What are the pros/cons of storing one file per object? As a noob in this domain, this made sense to me.
It will be great if you can share name or reference of some papers around this. Thank you in advance.
The other commenter already outlined the main trade-offs, which boils down to increased latency and storage overhead for the file-per-object model. As for papers, I like the design of Haystack.
https://www.usenix.org/legacy/event/osdi10/tech/full_papers/...
For many small objects a generic filesystem can be less efficient than a more specialised store. Things are being managed that aren't needed for your blob store, block alignment can waste a lot of space, there are often inefficiencies in directories with many files leading to a hierarchical splitting that adds more inefficiency through indirection, etc. The space waste is mitigated somewhat by some filesystems by supporting partial blocks, or including small files directly in the directory entry or other structure (the MFT in NTFS) but this adds an extra complexity.
The significance of these inefficiencies will vary depending on your base filesystem. The advantage of using your own storage format rather than naively using a filesystem is you can design around these issues taking different choices around the trade-offs than a general filesystem might, to produce something that is both more space efficient and more efficient to query and update for typical blob access patterns.

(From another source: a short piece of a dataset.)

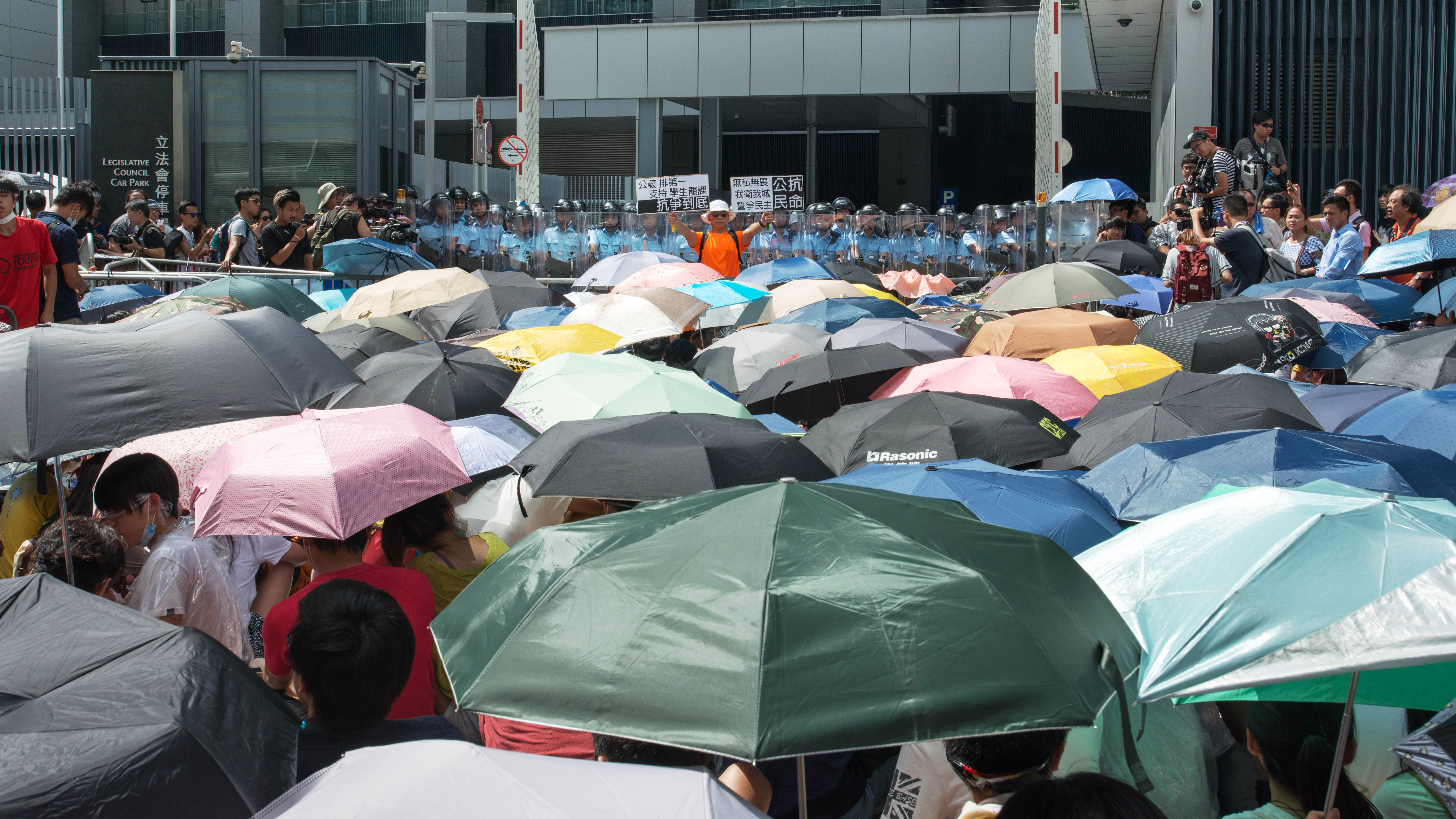 20140927-DSC_3516.jpg 2014.09.27 添美道

The middle ground is using a database rather than a filesystem is usually a compromise: still less efficient than a specially designed storage structure, but perhaps more so than a filesystem. They tend to have issues (it just inefficiencies) with large objects though, so your blob storage mechanism needs to work around those or just put up with them. A file-per-object store may have a database also anyway, for indexing purposes.

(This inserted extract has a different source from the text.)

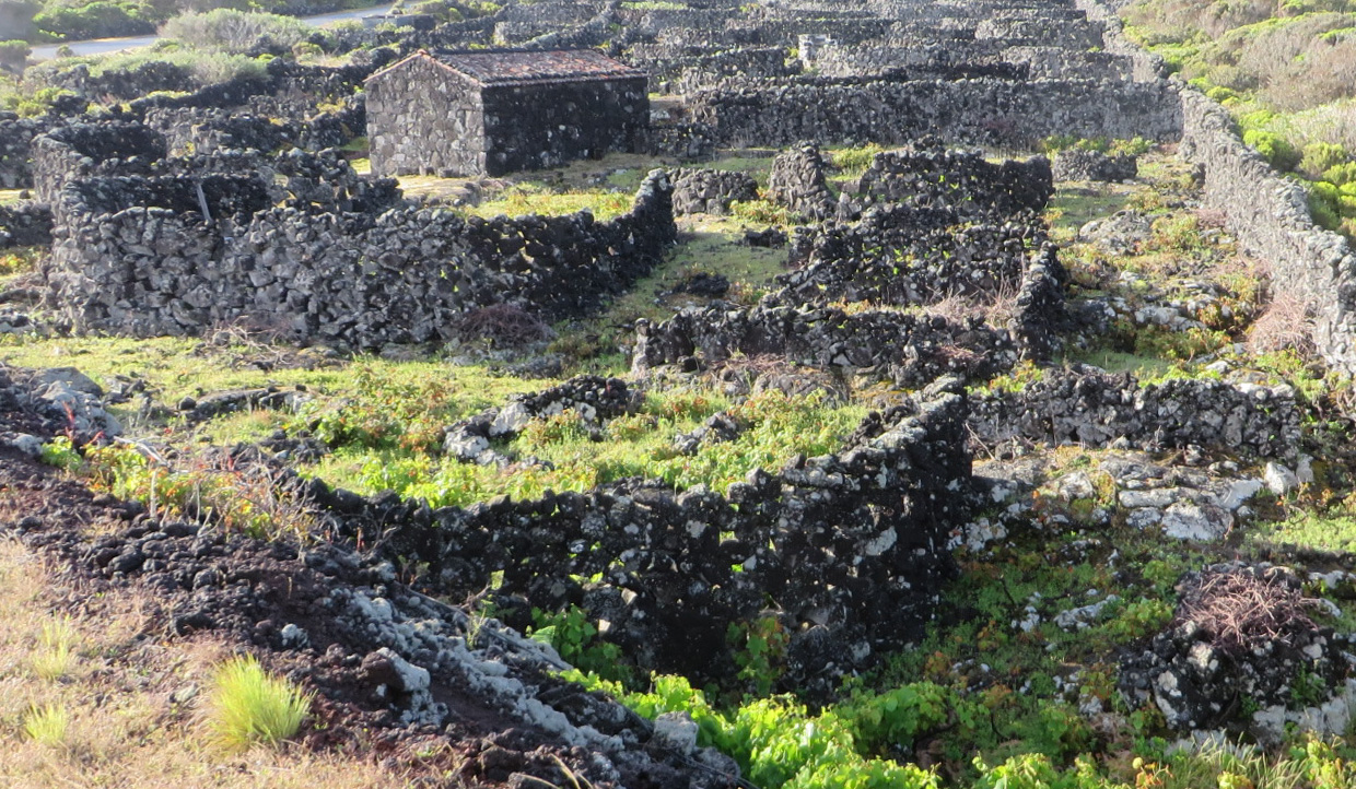 Typische Schutzmauern und Winzerhaus aus Basaltsteinen im Westen der Insel Pico nahe Criaçao Velha auf den Azoren.

A huge advantage of one file per object is simplicity of implementation. Also for some end users the result (a bunch of files rather than one large object) might better fit into their existing backup strategies¹. For many data and load patterns, the disadvantages listed above may hardly matter so the file-per-object approach can be an appropriate choice.
--
[1] Assuming they are not relying on the distributed nature of the blob store² which is naive³ age doesn't protect you against some thinks a backup does unless the blob store implements features to help out there (minimum distributed duplication guarantee any given peice of data, keeping past versions etc).
[2] Also note that not all blob stores are distributed, and many are but support single node operation.

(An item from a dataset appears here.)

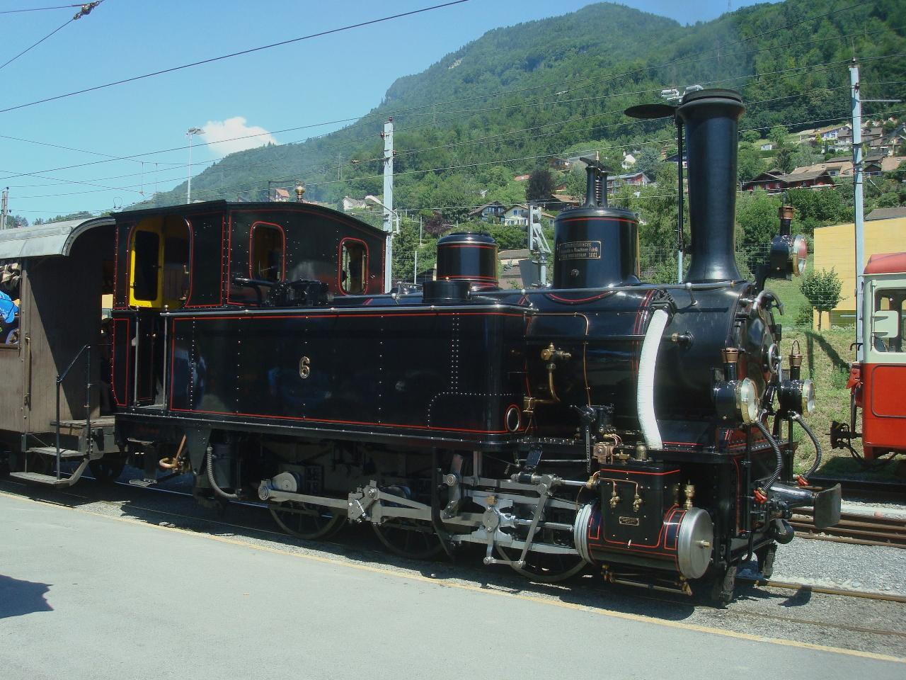 Dampflokomotive G 3/3 6 der Bière–Apples–Morges-Bahn (BAM) bei der Museumsbahn Blonay-Chamby (BC) im Sommer 2010 in Blonay. Ursprünglich Jura–Bern–Luzern-Bahn G 3/3 309, dann Jura–Simplon-Bahn (JS) G 3/3 909, dann SBB Brünig G 3/3 6.

[3] Perhaps we need a new variant if the "RAID is not a backup" mantra. "Distributed storage properties are not, by themselves, a backup" or some such.
When using HDDs, you want to chunk files at about 1MB-10MB. This helps with read/write scaling/throughput etc.
I imagine very large objects you'd like to be able to shard across multiple servers.
GarageS3 is a nice middle ground, it is not file on disk per object but it's simpler than SeaweedFS as well.
https://garagehq.deuxfleurs.fr/
One will want to be cognizant that Garage, like recent MinIO releases, is AGPL https://git.deuxfleurs.fr/Deuxfleurs/garage/src/tag/v0.9.1/L...
I'm not trying to start trouble, only raising awareness because in some environments such a thing matters
Garage has no intention to support erasure coding though.
Yes, garage sourcecode is very easy to read and understand. Didn’t read seaweed yet.
When you had corruption and failures, what was the general procedure to deal with that? I love SeaweedFS and want to try it (Neocities is a nearly perfect use case), but part of my concern is not having a manual/documentation for the edge cases so I can figure things out on the fringes. I didn't see any documentation around that when I last looked but maybe I missed something.
(If any SeaweedFS devs are seeing this, having a section of the wiki that describes failure situations and how to manage them would be a huge add-on.)
The dev is suprisingly helpful but yeah I agree the wiki is in need of some beefing up w.r.t operations.
why you would base64 encode them, they all store binary formats?